The Minnesota employees insurance program is a state program to provide the advantages of a large pool to small employers for purchasing health coverage, other coverages, and related services from insurance companies, health maintenance organizations, and other organizations. The program is not an insurance company. Coverage under this program shall be considered a certificate of insurance or similar evidence of coverage and is subject to all applicable requirements of chapters 60A, 62A, 62C, 62E, 62H, 62L, and 72A, and is subject to regulation by the commissioner of commerce to the extent applicable.

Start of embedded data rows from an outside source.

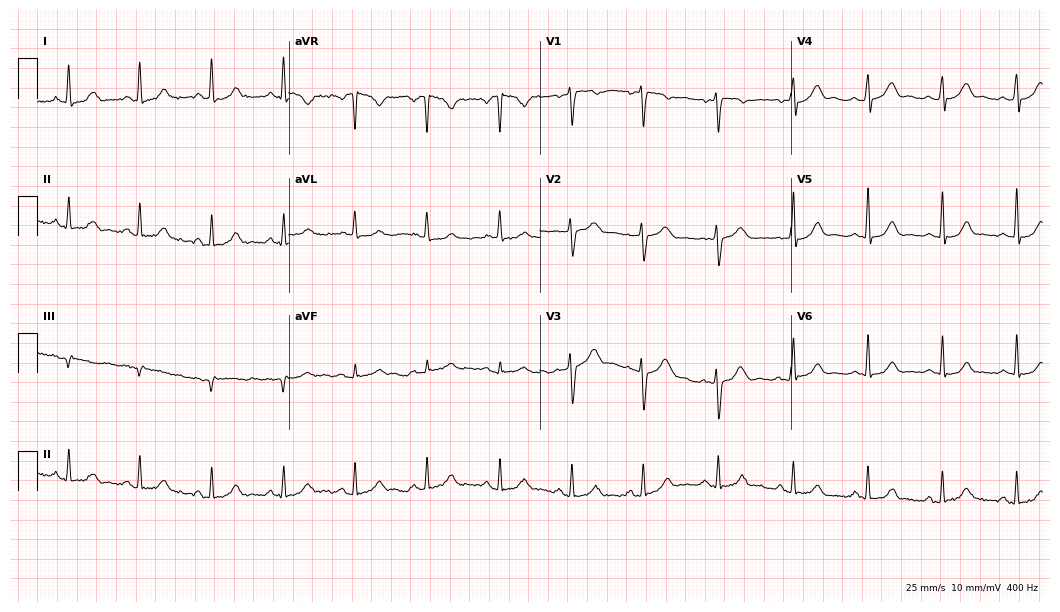
Electrocardiogram, a female patient, 22 years old. Overall reading on record: normal ECG.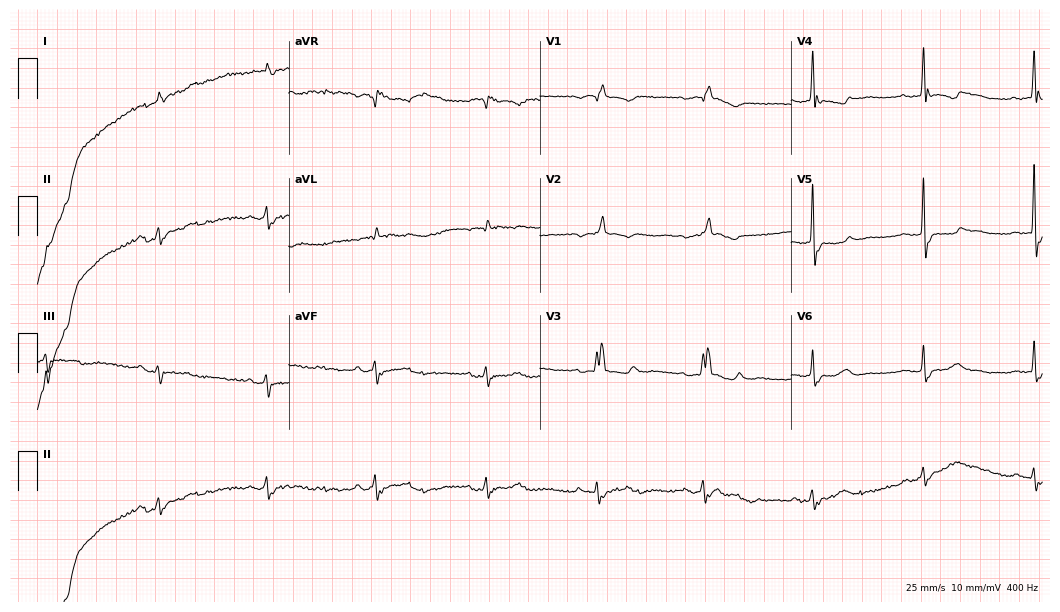
Electrocardiogram (10.2-second recording at 400 Hz), a male, 86 years old. Interpretation includes first-degree AV block, right bundle branch block (RBBB).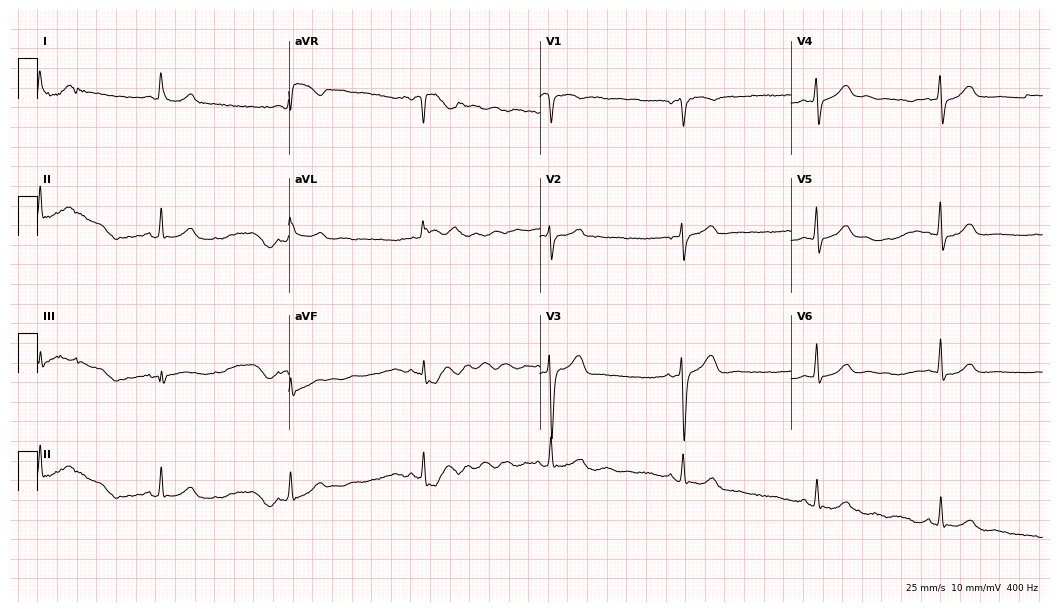
ECG — a woman, 77 years old. Findings include sinus bradycardia (a sinus rate of 50 beats per minute or less).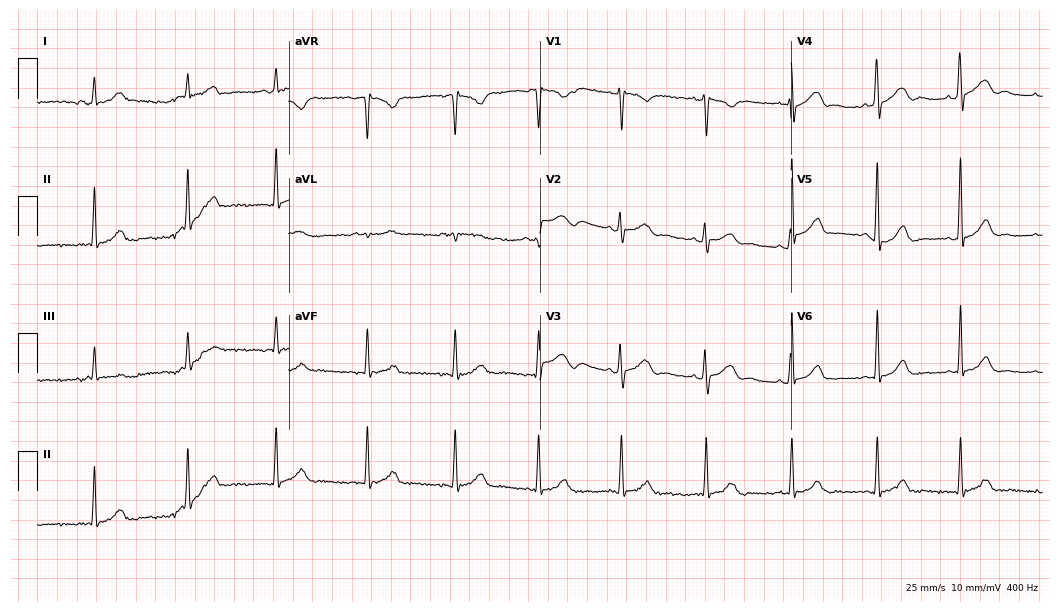
12-lead ECG from a female patient, 26 years old. Labelled as a normal ECG.

Notwithstanding sections 60K.49 and 72A.07, the program may use, and pay referral fees, commissions, or other compensation to, agents licensed as insurance producers under chapter 60K or licensed under section 62C.17, regardless of whether the agents are appointed to represent the particular health carriers or community integrated service networks that provide the coverage available through the program. When acting under this subdivision, an agent is not an agent of the health carrier or community integrated service network, with respect to that transaction.